A Sustainable and Liveable Community Future

The environmental agenda is about balancing economic, social and environmental needs. It is also about building a clean, healthy and liveable future. We all want to live well and hand on a lifestyle as good as, or better, than our own to those who come after us.

Unfortunately the need for proper balance and for positive change is not fully understood by many decision makers. To do this we need to get much smarter about our State’s natural limits, how we plan our communities, how we feed ourselves and how we can coexist with nature in one of the most biologically diverse parts of the world.

Today our society is in stress. Community infrastructure such as transport, water supply and power no longer meet our needs and certainly not our future needs. We waste too much and don’t protect our food growing areas sufficiently.

We envisage a future where planning and development creates communities that are largely self-sufficient, with small physical and ecological footprints. This means tackling urban sprawl and car dominance head-on, and creating healthy human-scale urban environments, with abundant local food production, water harvesting and energy generation. It means building a genuinely green economy for the future.

 

Green economy

Develop a transition strategy for Queensland with the objective of building an ecologically sustainable 21st Century economy. The Queensland economy is overly dependent upon dirty and energy intense industries. As a result, society is threatened and its future extremely vulnerable. Queensland must embrace the new and emerging opportunities provided by a green economic agenda and build a different future.

An ecologically sustainable agenda means removing support from polluting industries, cleaning up the mess created, investing in new and emerging modern, zero pollution industries and providing mass employment opportunities through a new green-collar workforce. It means supporting engaged communities in building their own sustainable futures.

Sustainable Population

The Queensland Government should support a National Sustainable population Policy that stabilises population at an ecologically sustainable level.

Queensland should work towards stabilising its population to an ecologically sustainable level – both on a State and regional planning basis.

Planning and legal reform

The entire marine and terrestrial environment of Queensland should be subject to comprehensive planning and regulation to ensure its ecological sustainability and the protection of whole of the community interests.

Planning at the regional or local levels must take account of the cumulative and offsite impacts of major developments, which often affect multiple regions.

Major concerns remain about historic development approvals and injurious affection.

Projects of State Significance, because of their potential impact on the environment, should have greater approval requirements than other projects. Mining and marine development areas should be subject to the same approval regulations as other development. Exploration permits must not automatically prescribe the right to extract.

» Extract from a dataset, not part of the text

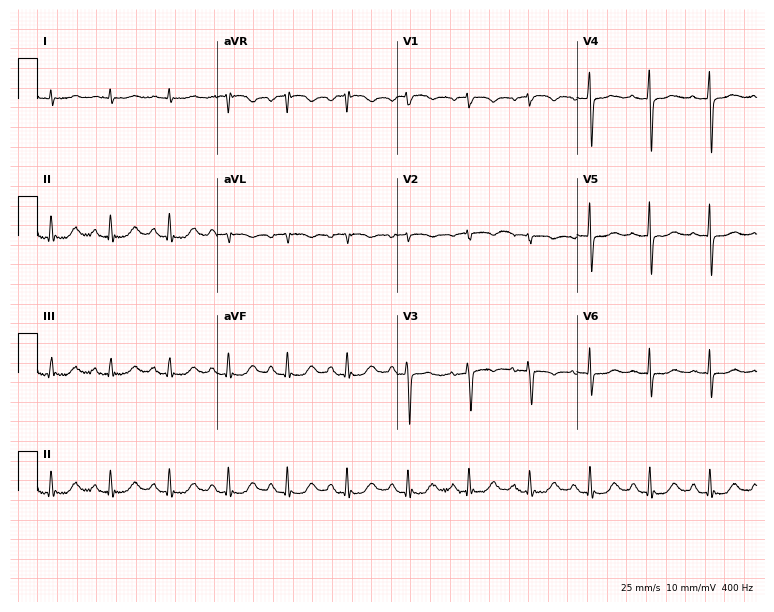
Standard 12-lead ECG recorded from a man, 72 years old. None of these six findings is recorded: first-degree AV block, right bundle branch block (RBBB), left bundle branch block (LBBB), sinus bradycardia, atrial fibrillation (AF), sinus tachycardia. Other findings, if any, are not listed.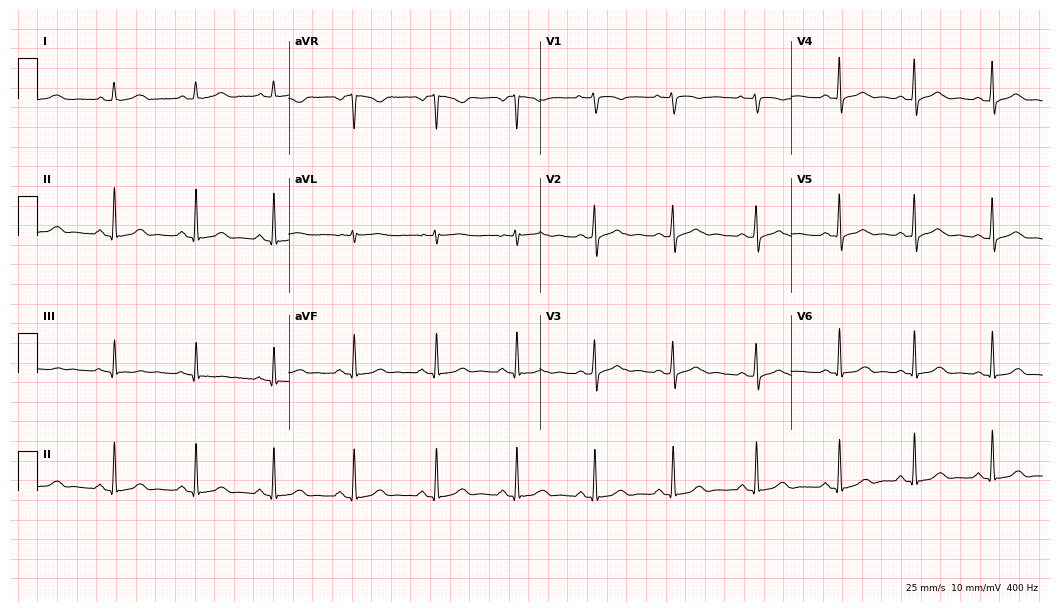
12-lead ECG from a female patient, 30 years old. Screened for six findings — first-degree AV block, right bundle branch block (RBBB), left bundle branch block (LBBB), sinus bradycardia, atrial fibrillation (AF), sinus tachycardia — none is recorded.

The EIS process should be made more transparent through the inclusion of an independent auditing process.

All regional development plans must include and require assessment of future carrying capacity*, resource and population limits based upon agreed sustainability indicators. The instruments must monitor and review outcomes and provide funding for infrastructure and services and implementation of action plans.

Climate mitigation and adaptation must be included in any planning schemes.

A State of the Region(s) Report Card should be published annually.

* Carrying capacity (World Resources Institute) The maximum number of people or individuals of a particular species that a given part of the environment can maintain indefinitely.

Local food

Introduce a healthy food program to shift away from genetically modified produce and towards ecological farming and sustainable fisheries produce, providing food security and promoting local food.

The program should have a major bias towards promoting sustainability and health of food and its production. It should support progressive Queensland primary producers who demonstrate best practice ecological farming practices and fishers who demonstrate sustainable fisheries practices.

Waste

Introduce a strategy that set resource recovery targets with a zero waste goal. Based upon the cradle-to-cradle, waste hierarchy and extended producer responsibility (i.e. container deposit) and user-pays principles support secondary resource economy and mandate methane capture from all landfill (including legacy landfill).

We support the introduction of a waste levy (across all waste generation sectors) to provide funding for waste avoidance, re-use and resource recovery initiatives. The waste levy should be subject to scheduled increases in rates to maintain the momentum towards a zero waste society.

State Government procurement policy should preference products that are made from recycled products or secondary resources. Government should work collaboratively with the Commonwealth and other jurisdictions to ensure national waste policies outcomes are achieved and contribute to Queensland zero waste goals.